CREATE or REPLACE FUNCTION public.test_func9(out firstname varchar,out
lastname varchar)
RETURNS SETOF pg_catalog.record AS
$BODY$
Declare
row record56;
BEGIN
for $0 in select '',description from common.common_groups
loop
-- firstname = row.description;
-- lastname = '';
RETURN NEXT;
end loop;
END;
$BODY$
LANGUAGE 'plpgsql' VOLATILE;

notice the for in select, it's for sure wrong, but it raises no errors
until I execute the function
also note the declaration for row, there is no record56 type, but it
raises no errors at create.

here is my version string:

PostgreSQL 8.1beta1 on i686-pc-linux-gnu, compiled by GCC
i686-pc-linux-gnu-gcc (GCC) 3.3.5-20050130 (Gentoo Linux
3.3.5.20050130-r1, ssp-3.3.5.20050130-1, pie-8.7.7.1)

Alvaro Herrera wrote:

Show quoted text

On Wed, Aug 31, 2005 at 11:39:48AM -0500, Tony Caduto wrote:

I saw in the release notes that 8.1 is supposed to do function syntax
checking at create rather than run time, but with the first beta this
does not seem to work. check function bodies is on by default in the
postgresql.conf file. Is there a setting that didn't make it into the
conf file?

It works for me; care to submit an test case?

#4Tom Lane
tgl@sss.pgh.pa.us
In reply to: Tony Caduto (#3)
Re: 8.1 and syntax checking at create time

Tony Caduto <tony_caduto@amsoftwaredesign.com> writes:

notice the for in select, it's for sure wrong, but it raises no errors
until I execute the function
also note the declaration for row, there is no record56 type, but it
raises no errors at create.

It's *syntax* checking, not an exhaustive check that the function is OK.

regards, tom lane

#5Tony Caduto
tony_caduto@amsoftwaredesign.com
In reply to: Tom Lane (#4)
Re: 8.1 and syntax checking at create time

Tom,
What exactly does it check then? What I pointed out is simple "syntax"
checking in other languages.

From what I have seen it does not check anything in the body of the
function, I can put gibberish in the body as long as it has a begin and end.
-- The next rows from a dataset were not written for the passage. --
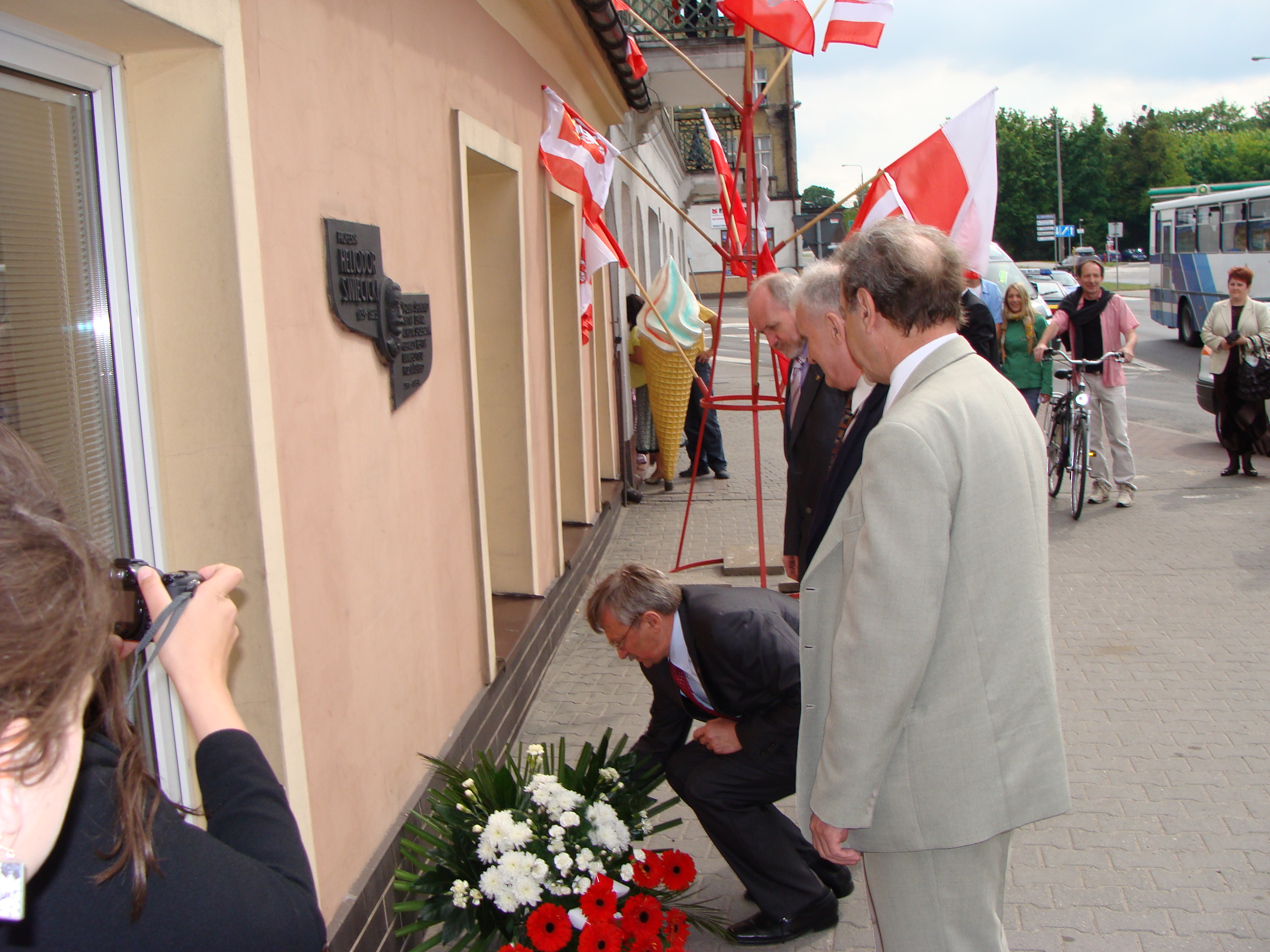 Śrem, Obchody 90-lecia Uniwersytetu im. Adama Mickiewicza w Poznaniu, zakończenie rajdu śladami Heliodora Święcickiego.
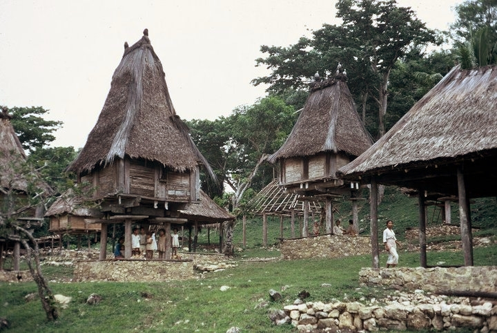 A beleza das casas da Ponta Leste
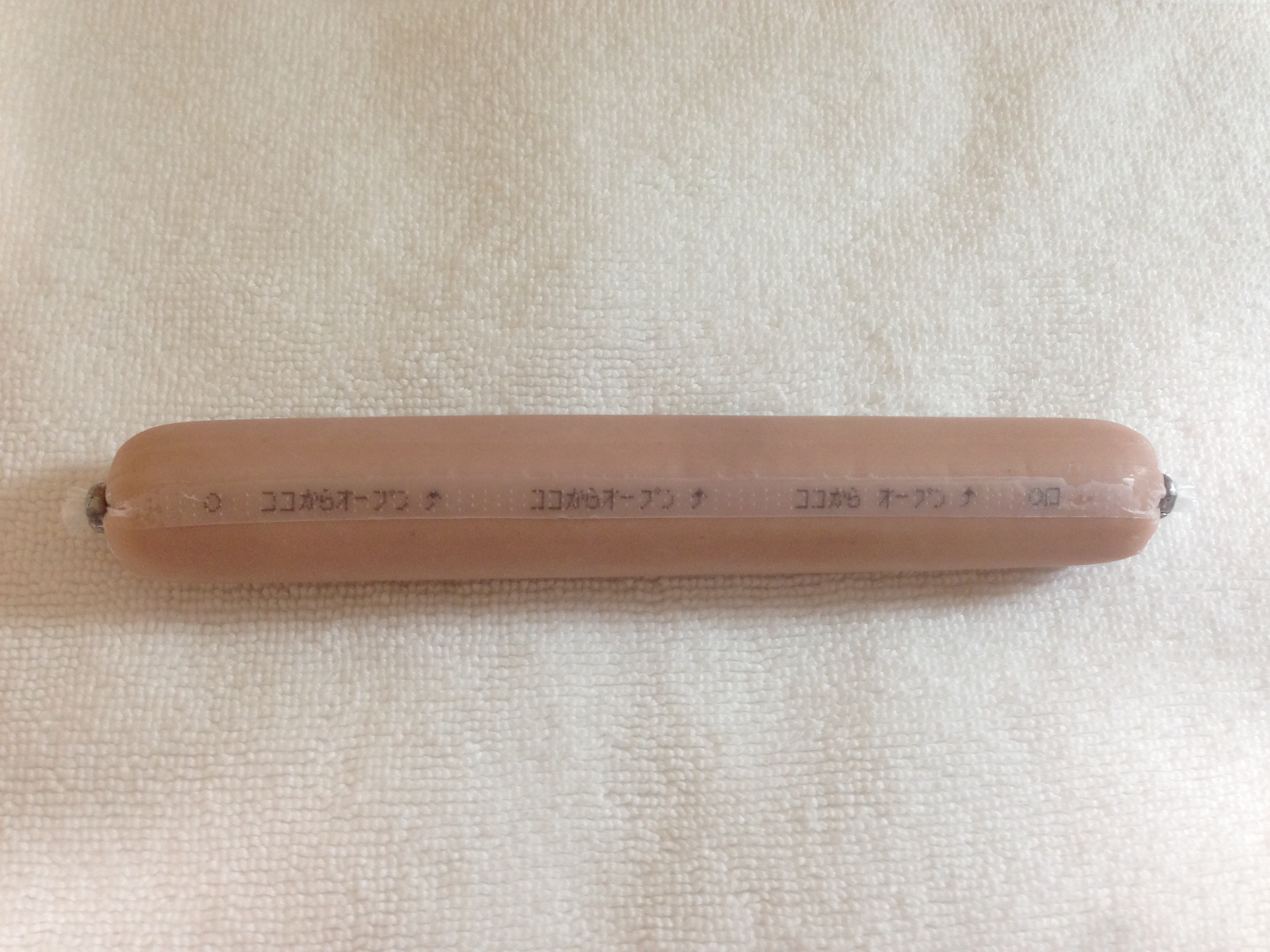 魚肉ソーセージ
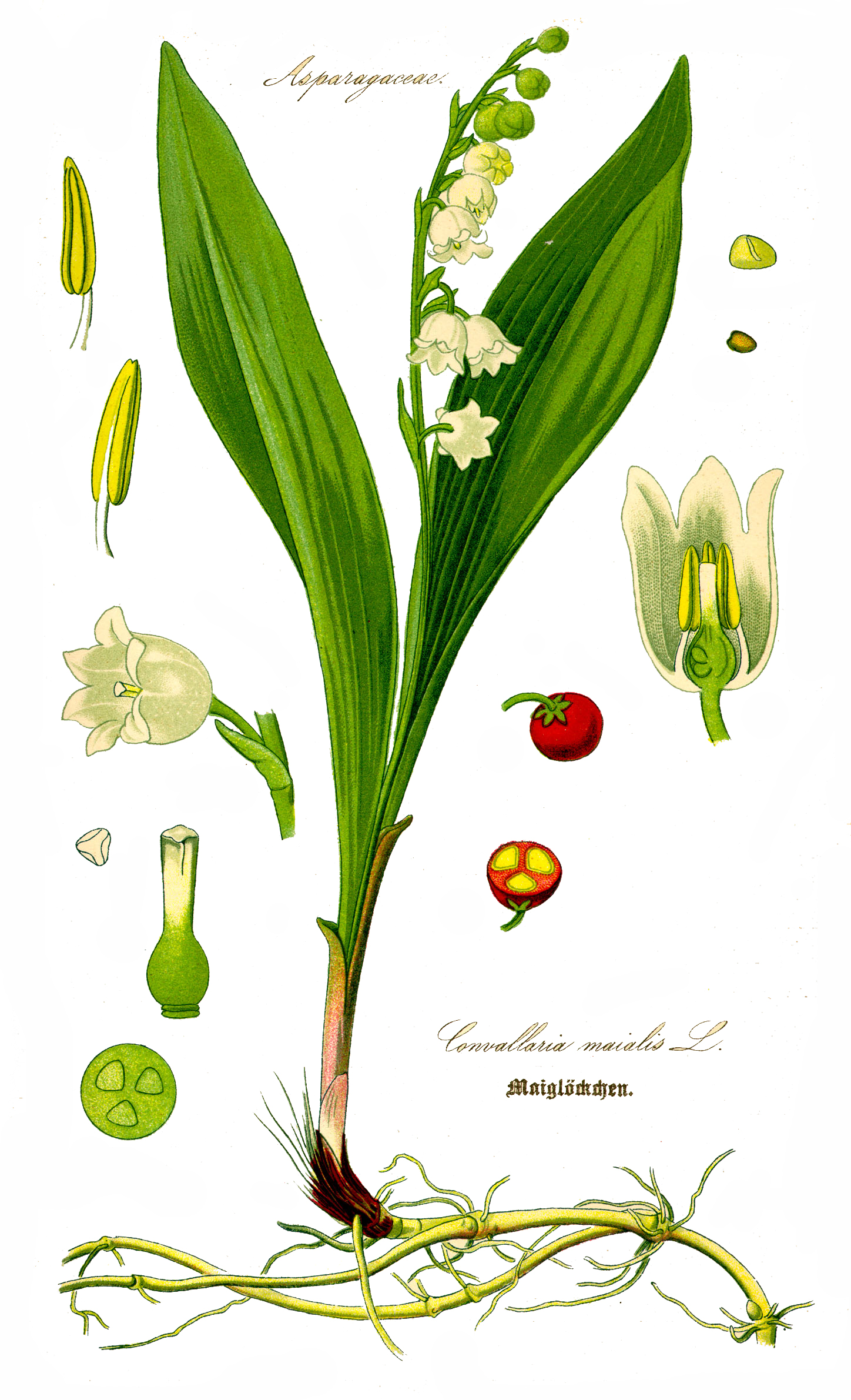 Convallaria majalis
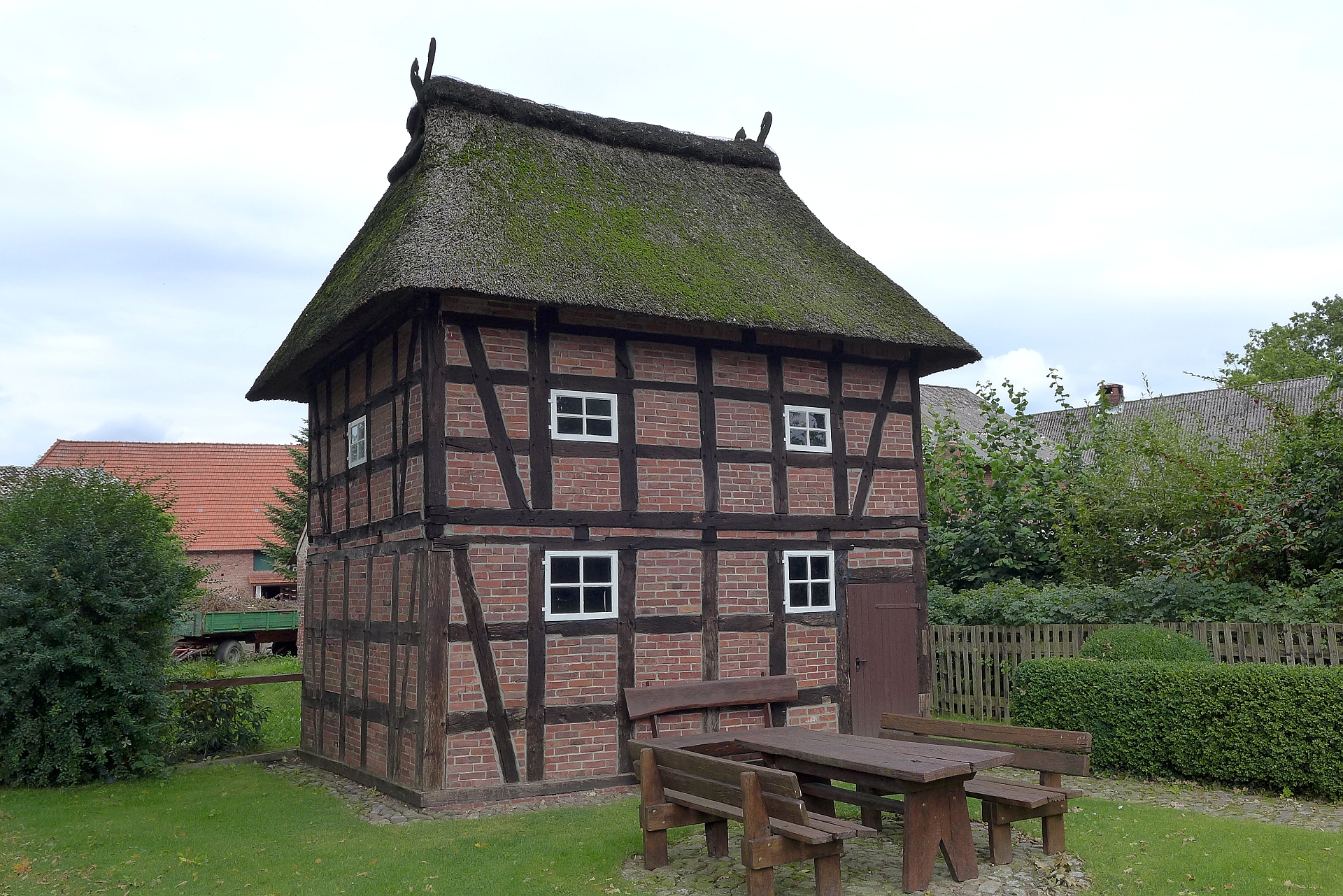 Bartelsdorf, Ortsteil von Scheeßel, Landkreis Rotenburg (Wümme). Alter Kornspeicher (granary) in Fachwerkbauweise und mit Reetdach. Im Obergeschoß erfolgte die Kornlagerung, im Untergeschoß befand sich eine kleine Kornmühle.
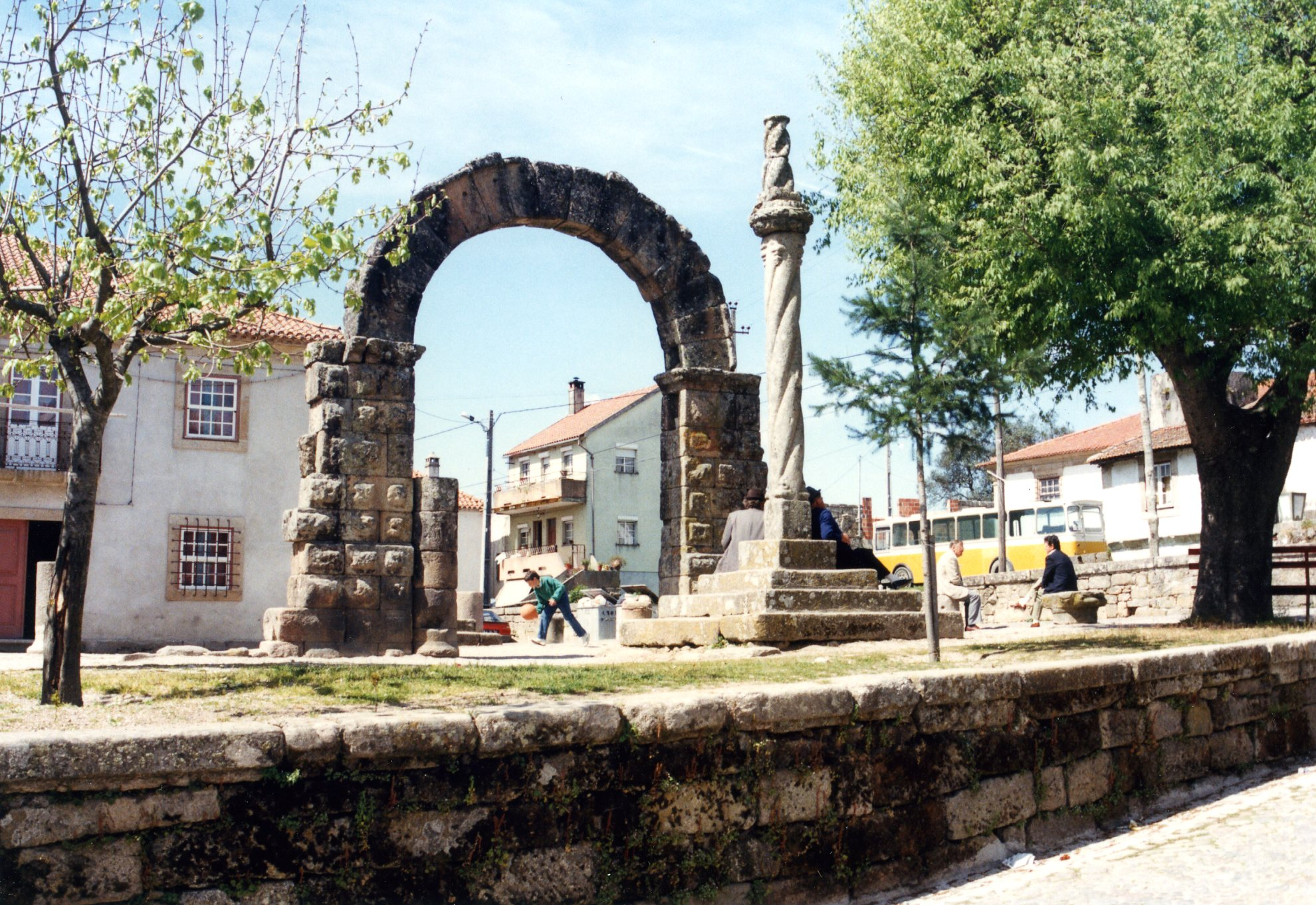 Ruínas romanas de Bobadela This file was uploaded for Wiki Loves Monuments in Portugal with the unique identifier 70552.
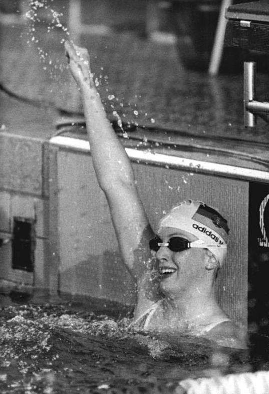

It does not seem to be doing anything differently than 8.0.x does with
function syntax checking at create time, so why even mention it in the
release notes?

the function below also raises no errors at create, but at run time it does.

If I run the below function I get this error:

PostgreSQL Error Code: (1)
ERROR: type "record44" does not exist

From what I read in the release notes I was expecting to see this
raised at create time.
Users coming from systems like Oracle and M$ SQL server are expecting
this stuff to be caught at create not run time.

How difficult would it be to have the server just run the function at
create time with null for any input params? Of course a user could just
do this but it is a annoying second step.

CREATE or REPLACE FUNCTION public.test_func9(out firstname varchar,out
lastname varchar)
RETURNS SETOF pg_catalog.record AS
$BODY$
Declare
row record44;
BEGIN
asfdfdfdfafdsfsdfsdf
sdf bla bla
sdf yada yada
s
df
sd
fsd
END;
$BODY$
LANGUAGE 'plpgsql' VOLATILE;

Thanks,

Tony

Tom Lane wrote:

Show quoted text

Tony Caduto <tony_caduto@amsoftwaredesign.com> writes:

notice the for in select, it's for sure wrong, but it raises no errors
until I execute the function
also note the declaration for row, there is no record56 type, but it
raises no errors at create.

It's *syntax* checking, not an exhaustive check that the function is OK.

regards, tom lane

#6Matt Miller
mattm@epx.com
In reply to: Tony Caduto (#5)
Re: 8.1 and syntax checking at create time

On Wed, 2005-08-31 at 13:13 -0500, Tony Caduto wrote:

the function below also raises no errors at create, but at run time it does.
...
CREATE or REPLACE FUNCTION public.test_func9(out firstname varchar,out
lastname varchar)
RETURNS SETOF pg_catalog.record AS
$BODY$
Declare
row record44;
BEGIN
asfdfdfdfafdsfsdfsdf
sdf bla bla
sdf yada yada
s
df
sd
fsd
END;
$BODY$
LANGUAGE 'plpgsql' VOLATILE;

When I execute this CREATE statement I get:

ERROR: type "record44" does not exist
CONTEXT: compile of PL/pgSQL function "test_func9" near line 2

So, it does seem to be working as advertised.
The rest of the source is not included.